# Best place to see reptiles in Europe



## thomas12146

I don't mean zoos,
I mean like a holiday destination


----------



## clumsyoaf

I dont know where you are but you'll see loads of slow-worms, snakes and there are sand lizards on chobham common, it is one of the largest heathland areas of europe and a SSSI 

EDIT: Not that I've seen any!


----------



## Kuja

thomas12146 said:


> I don't mean zoos,
> I mean like a holiday destination


now thats a question! 
Canaries proved good for me saw pretty much most of the their reptile world in my short stay.

Southern france is supposed to be good for herping though and has quite a variety!

I guess it depends what do you want to see most of lizards or snakes?
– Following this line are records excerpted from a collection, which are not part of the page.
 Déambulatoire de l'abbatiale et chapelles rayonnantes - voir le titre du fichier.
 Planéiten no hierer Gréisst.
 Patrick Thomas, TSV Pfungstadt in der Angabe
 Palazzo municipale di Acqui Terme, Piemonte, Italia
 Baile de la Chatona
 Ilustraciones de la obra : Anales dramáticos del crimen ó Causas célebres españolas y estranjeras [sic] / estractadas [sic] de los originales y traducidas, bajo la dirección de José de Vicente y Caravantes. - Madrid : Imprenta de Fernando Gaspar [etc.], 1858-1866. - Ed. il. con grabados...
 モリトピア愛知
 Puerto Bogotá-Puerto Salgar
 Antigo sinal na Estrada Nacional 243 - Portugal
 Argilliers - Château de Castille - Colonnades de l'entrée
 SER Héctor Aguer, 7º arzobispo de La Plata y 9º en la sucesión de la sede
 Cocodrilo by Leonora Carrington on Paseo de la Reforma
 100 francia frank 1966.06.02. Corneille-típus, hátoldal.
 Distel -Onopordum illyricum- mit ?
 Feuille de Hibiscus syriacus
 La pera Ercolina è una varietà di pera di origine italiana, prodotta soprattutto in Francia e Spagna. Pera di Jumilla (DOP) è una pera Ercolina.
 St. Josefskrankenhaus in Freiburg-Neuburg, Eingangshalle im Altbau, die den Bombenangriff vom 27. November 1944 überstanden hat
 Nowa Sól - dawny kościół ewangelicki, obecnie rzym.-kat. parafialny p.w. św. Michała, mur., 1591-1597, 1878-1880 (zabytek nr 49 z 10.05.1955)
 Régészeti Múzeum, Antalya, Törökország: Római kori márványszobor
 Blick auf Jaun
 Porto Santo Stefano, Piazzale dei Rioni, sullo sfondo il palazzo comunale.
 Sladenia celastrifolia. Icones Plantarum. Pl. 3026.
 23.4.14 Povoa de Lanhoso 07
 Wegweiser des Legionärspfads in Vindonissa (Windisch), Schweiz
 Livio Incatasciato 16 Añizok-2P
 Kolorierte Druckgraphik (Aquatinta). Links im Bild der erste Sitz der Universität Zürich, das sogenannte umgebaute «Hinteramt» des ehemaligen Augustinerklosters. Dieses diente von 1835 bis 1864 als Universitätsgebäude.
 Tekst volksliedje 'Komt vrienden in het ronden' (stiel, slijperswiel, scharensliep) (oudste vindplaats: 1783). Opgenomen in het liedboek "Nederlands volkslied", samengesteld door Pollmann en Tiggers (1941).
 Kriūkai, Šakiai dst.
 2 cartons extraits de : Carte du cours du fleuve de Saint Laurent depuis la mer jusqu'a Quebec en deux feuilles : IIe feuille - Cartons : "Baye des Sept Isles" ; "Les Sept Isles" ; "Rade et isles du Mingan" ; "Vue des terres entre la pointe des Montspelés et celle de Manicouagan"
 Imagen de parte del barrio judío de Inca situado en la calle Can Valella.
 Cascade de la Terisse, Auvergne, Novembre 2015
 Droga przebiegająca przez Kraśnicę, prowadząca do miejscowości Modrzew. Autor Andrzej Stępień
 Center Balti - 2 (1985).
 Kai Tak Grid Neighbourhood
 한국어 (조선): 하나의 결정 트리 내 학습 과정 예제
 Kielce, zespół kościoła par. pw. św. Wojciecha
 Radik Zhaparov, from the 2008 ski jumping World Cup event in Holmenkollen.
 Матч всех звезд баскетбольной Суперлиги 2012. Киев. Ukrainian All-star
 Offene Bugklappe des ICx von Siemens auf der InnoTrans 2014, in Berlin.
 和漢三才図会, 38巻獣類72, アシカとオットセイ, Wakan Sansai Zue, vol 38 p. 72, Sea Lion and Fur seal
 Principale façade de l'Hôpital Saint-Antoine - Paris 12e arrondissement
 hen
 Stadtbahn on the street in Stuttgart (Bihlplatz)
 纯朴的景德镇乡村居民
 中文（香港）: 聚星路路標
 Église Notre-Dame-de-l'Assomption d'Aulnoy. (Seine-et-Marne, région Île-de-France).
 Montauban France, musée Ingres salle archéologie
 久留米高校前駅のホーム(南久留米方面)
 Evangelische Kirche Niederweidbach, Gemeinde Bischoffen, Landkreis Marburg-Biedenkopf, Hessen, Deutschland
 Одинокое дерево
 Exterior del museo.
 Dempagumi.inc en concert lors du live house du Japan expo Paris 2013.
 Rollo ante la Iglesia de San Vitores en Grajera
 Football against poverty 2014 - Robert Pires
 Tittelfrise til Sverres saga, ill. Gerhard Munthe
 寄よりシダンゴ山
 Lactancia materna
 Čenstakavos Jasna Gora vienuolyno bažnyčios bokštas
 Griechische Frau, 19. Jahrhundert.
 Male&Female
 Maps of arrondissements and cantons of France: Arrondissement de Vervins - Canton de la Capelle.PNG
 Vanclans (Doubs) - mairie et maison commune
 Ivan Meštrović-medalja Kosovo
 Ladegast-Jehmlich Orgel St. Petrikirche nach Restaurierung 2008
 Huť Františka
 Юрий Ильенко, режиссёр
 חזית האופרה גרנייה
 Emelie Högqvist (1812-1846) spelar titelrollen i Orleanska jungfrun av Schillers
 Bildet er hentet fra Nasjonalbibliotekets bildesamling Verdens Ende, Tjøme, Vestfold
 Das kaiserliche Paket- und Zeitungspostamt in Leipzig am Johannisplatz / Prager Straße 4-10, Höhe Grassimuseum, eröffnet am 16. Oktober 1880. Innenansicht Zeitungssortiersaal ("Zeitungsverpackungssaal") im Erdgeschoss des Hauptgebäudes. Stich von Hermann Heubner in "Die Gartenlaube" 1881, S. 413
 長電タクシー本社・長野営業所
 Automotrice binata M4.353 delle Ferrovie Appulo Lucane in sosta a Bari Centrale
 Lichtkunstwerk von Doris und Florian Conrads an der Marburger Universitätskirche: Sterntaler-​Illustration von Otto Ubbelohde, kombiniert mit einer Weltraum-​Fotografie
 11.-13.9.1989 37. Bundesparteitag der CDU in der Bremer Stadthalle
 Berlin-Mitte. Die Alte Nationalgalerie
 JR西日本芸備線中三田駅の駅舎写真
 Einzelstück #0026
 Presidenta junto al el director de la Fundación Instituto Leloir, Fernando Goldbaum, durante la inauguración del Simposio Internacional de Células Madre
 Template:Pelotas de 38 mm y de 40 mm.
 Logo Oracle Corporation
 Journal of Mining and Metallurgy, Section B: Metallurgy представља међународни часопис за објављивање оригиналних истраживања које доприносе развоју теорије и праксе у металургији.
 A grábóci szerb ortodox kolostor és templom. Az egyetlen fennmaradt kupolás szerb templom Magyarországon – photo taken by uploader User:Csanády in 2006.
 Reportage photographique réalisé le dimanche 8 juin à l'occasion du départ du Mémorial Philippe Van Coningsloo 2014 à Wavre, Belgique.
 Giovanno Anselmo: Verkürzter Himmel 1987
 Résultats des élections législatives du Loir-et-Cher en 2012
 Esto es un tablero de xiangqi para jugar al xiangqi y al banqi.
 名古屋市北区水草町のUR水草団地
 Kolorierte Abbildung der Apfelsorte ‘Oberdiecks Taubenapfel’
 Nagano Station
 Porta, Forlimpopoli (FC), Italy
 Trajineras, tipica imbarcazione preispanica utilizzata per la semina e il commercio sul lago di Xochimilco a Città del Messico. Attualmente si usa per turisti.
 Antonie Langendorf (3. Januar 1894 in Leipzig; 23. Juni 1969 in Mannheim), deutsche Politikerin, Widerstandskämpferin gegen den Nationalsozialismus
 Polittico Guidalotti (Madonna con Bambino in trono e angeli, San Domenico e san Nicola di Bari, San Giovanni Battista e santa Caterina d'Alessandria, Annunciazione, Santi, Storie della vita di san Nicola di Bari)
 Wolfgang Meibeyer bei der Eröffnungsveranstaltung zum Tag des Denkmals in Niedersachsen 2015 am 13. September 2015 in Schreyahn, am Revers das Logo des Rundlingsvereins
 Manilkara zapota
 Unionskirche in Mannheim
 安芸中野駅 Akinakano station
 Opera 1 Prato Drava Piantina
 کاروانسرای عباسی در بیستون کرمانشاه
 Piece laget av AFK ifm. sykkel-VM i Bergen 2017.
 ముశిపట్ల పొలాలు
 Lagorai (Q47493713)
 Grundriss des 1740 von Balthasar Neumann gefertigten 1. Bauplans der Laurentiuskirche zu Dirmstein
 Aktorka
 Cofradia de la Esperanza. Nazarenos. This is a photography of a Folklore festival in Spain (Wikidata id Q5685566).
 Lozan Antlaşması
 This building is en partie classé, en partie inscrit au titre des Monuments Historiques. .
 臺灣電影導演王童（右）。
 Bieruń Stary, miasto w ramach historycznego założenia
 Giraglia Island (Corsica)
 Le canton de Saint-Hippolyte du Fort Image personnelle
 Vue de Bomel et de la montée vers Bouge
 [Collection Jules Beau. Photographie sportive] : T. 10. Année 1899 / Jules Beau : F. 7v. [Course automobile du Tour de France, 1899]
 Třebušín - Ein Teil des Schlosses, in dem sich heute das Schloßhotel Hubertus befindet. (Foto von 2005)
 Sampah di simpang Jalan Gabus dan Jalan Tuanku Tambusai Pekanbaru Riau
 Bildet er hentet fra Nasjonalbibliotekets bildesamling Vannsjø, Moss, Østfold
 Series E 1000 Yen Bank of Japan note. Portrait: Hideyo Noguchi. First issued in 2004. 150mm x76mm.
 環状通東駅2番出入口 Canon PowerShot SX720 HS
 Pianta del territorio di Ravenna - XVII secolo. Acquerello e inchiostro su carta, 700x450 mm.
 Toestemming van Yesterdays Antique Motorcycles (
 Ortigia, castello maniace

Canaries would be useless for snakes hah(although i have read there are invasive kingsnakes on the canaries, didn't see any myself)


----------



## kettykev

It takes more than just going to a place, you will see a few species wherever you go but if you are into field herping and prepared to put some effort into it then Greece or somewhere like Montenegro would be my choice, depends on what you want to find.I have found just over 1/3 of european species so far.


----------



## snakehuts

Spain is good too, Chris Mattison always raved about it.

Take a look at Mark O' Sheas field trip

Mark O'Shea - The Official Website


----------



## 1b3

Hamm NRW in Germany. They've even seen species unknown to botany!

Otherwise go where a species is locally common and look in their favoured habitat.


----------